Although the accumulation of protein network data in a wide range of species provides a rich resource for understanding network evolution, exploiting such resources remains challenging. Difficulty in defining orthologous relationships and the noisy and incomplete nature of protein network data [1] are both major obstacles. To overcome the first, we took a domain-based view of the proteome, with domains of known (3D) structure as nodes in the network. This not only provides a structural basis for the interactions, but simplifies the question of orthology. The second is mitigated by an FDR-based statistical inference of the underlying protein domain network from multiple domain interactions between all proteins in the genome. Thus the negative influence of noisy interactions is reduced. The comparisons of these domain networks are also less susceptible to low coverage of networks, especially in less-studied species.

Materials and methods

Accordingly, here we present a statistical inference of domain networks from multiple sources of protein interaction data taken from STRING [2], combined with domain compositions of proteins from SUPERFAMILY[3] across hundreds of species.

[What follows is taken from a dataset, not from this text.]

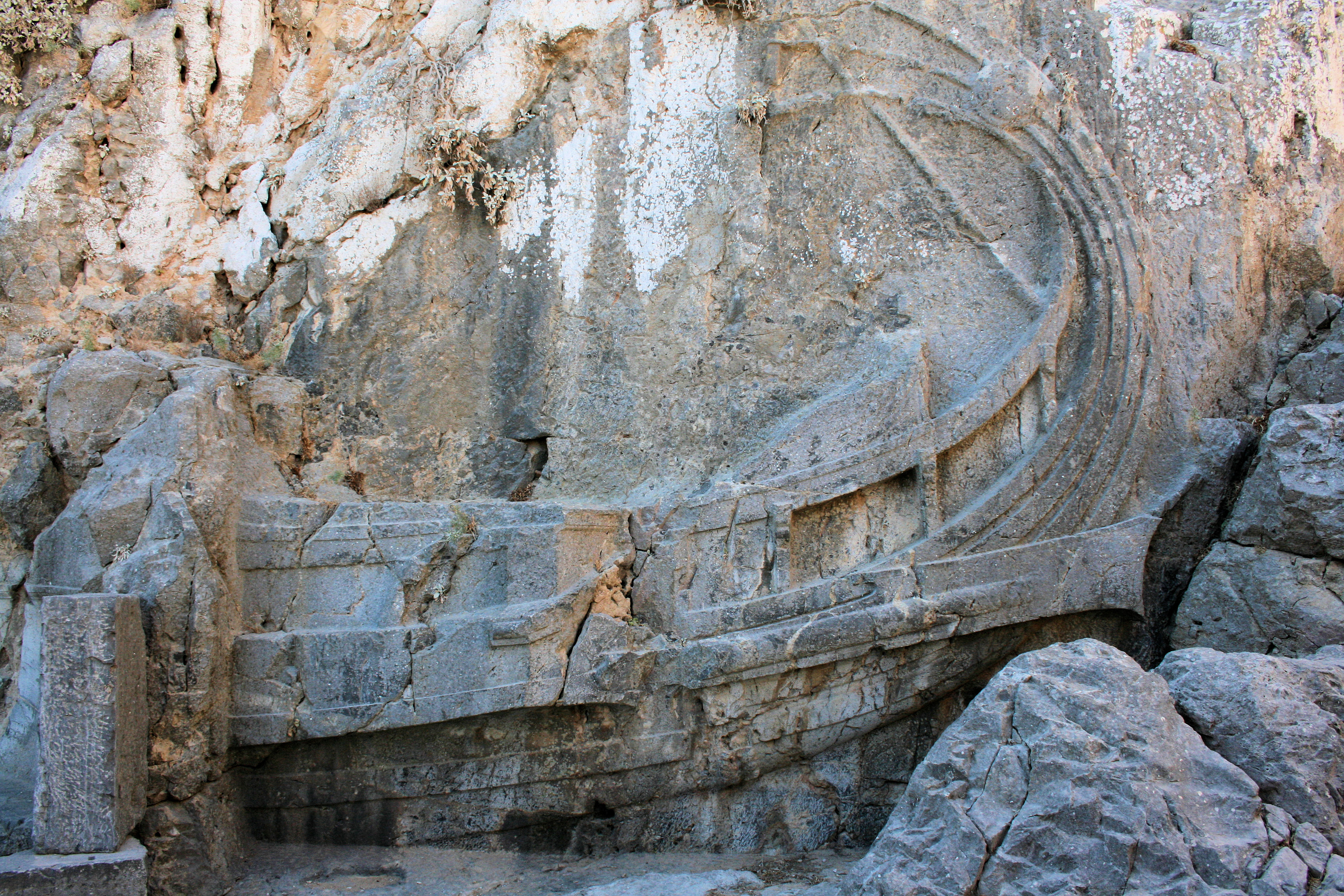 Akropolis_Lindos

This is followed by an intersection analysis for comparing domain networks between any two species using a third as reference (thus accounting for differences in coverage).


We have established the first comprehensive database of species- specific domain networks, which we use for exploring evolutionary dynamics at the network level. Figure 1 shows the power of our approach in extracting novel independent and unbiased evolutionary relationships between organisms from three super-kingdoms. We have shown that surprisingly there is little core to the network, revealed by examining common edges shared by Eukaryotes or/and Bacteria (Figure 2). This implies that network evolution, unlike protein evolution, is largely the result of species-specific specialisation.

Figure 1
figure 1

Illustration of relationships among domain networks across three super-kingdoms. Domain networks across Eukaryotes, Archaea and Bacteria are projected onto the 3-dimentional space by Sammon's mapping from high-dimensional space (i.e., 176).

Figure 2
figure 2

Domain networks' edges common to Eukaryotes or/and Bacteria.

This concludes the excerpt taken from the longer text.